EU direct payments fail to deliver on competitiveness and sustainability

Over 40 billion euro is given annually to European agriculture as direct payments under the Common Agricultural Policy. Yet, the policy fails to deliver on what EU citizens are promised. This is a key message from new research by AgriFood Economics Centre and Centre for Environmental and Climate Research at Lund University.

Direct payments are area-based income support under the Common Agricultural Policy (CAP), aiming to improve competitiveness and environmental sustainability, contribute to the preservation of biodiversity and the agricultural landscape, and food security. At present, the direct payments consume 72 per cent of the CAP budget.

AgriFood’s report shows that direct payments are holding back rather than promoting competitiveness, particularly in productive regions. The payments encourage less profitable farms to stay in business, which creates difficulties for more productive farms to access land and expand. Farms would be fewer without the payments, but larger and more profitable.

  • Market forces are better at creating a competitive sector, notes Mark Brady, Associate Professor at AgriFood. We show that direct payments do the sector a disservice by holding back structural change.

What is more, the payments stimulate production, thereby intensifying environmental pressure from agriculture and pressing down prices received by farmers. The environmental conditions attached to the payments are insufficient to reduce degradation, owing to the weak linkages between the conditions and environmental problems.
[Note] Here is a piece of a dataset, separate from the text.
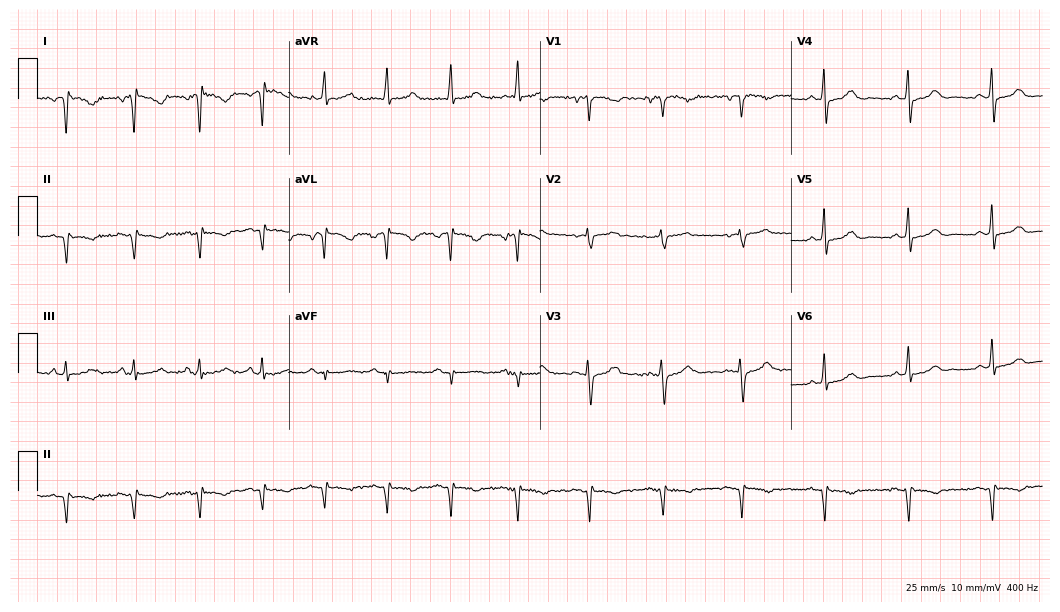
Resting 12-lead electrocardiogram (10.2-second recording at 400 Hz). Patient: a woman, 65 years old. Read as a normal ECG.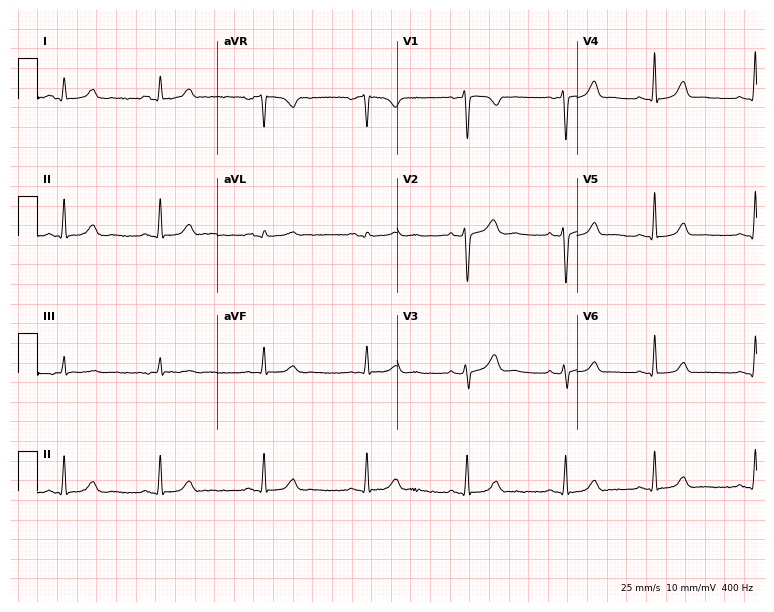
12-lead ECG from a 34-year-old female patient. Screened for six findings — first-degree AV block, right bundle branch block (RBBB), left bundle branch block (LBBB), sinus bradycardia, atrial fibrillation (AF), sinus tachycardia — none is recorded. Other findings, if any, are not listed.

  • The requirements largely ignore that agricultural and environmental conditions vary enormously across the EU, Torbjörn Jansson points out, also a researcher at AgriFood. As a result they often miss their mark, by a long shot.

The bottom line is that the direct payments are bad for competitiveness and the environment in productive regions. However, in less productive areas the payments have very different consequences. By supporting extensive farming in marginal regions, the payments help to preserve the agricultural landscape, conserve biodiversity, and contribute to food security by maintaining a reserve of agricultural land.

  • Our analysis shows that there is a real risk for farm closures in less productive areas if they don’t receive some form of payment for maintaining the cultural landscape. We might want to go on supporting these areas for environmental reasons, Mark Brady continues.

The report finds that the current CAP is anything but efficiently promoting competitiveness and sustainability. The authors stress though that there is great potential for improving the CAP, and emphasise the importance of policy instruments that are better aligned with specific challenges.

  • If the EU is serious about the CAP goals it is impossible to continue on the current path, Torbjörn Jansson concludes. European agriculture is facing immense challenges, but it is fully feasible to design a policy that contributes to longterm sustainability and competitiveness.

AgriFood Economics Centre is a joint research platform of the School of Economics and Management at Lund University and the Swedish University of Agricultural Sciences.